──────── Dataset content
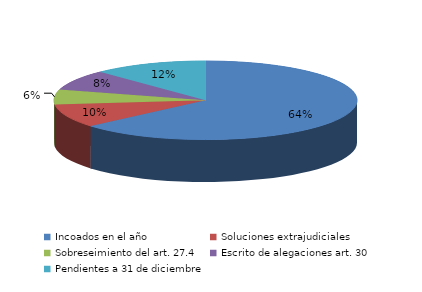
| Category | Series 0 |
|---|---|
| Incoados en el año | 319 |
| Soluciones extrajudiciales | 48 |
| Sobreseimiento del art. 27.4 | 31 |
| Escrito de alegaciones art. 30 | 42 |
| Pendientes a 31 de diciembre | 61 |
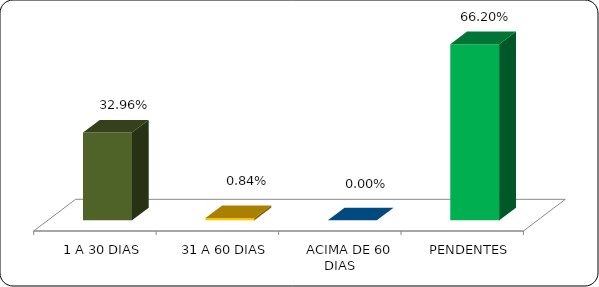
| Category | Series 0 |
|---|---|
|      1 A 30 DIAS | 0.33 |
|      31 A 60 DIAS | 0.008 |
|      ACIMA DE 60 DIAS | 0 |
|      PENDENTES | 0.662 |
────────────────
* _What you should do_
Write out each entry exactly, images excluded.

* _Task response_
| Category | Series 0 |
|---|---|
| Incoados en el año | 319 |
| Soluciones extrajudiciales | 48 |
| Sobreseimiento del art. 27.4 | 31 |
| Escrito de alegaciones art. 30 | 42 |
| Pendientes a 31 de diciembre | 61 |
| Category | Series 0 |
|---|---|
|      1 A 30 DIAS | 0.33 |
|      31 A 60 DIAS | 0.008 |
|      ACIMA DE 60 DIAS | 0 |
|      PENDENTES | 0.662 |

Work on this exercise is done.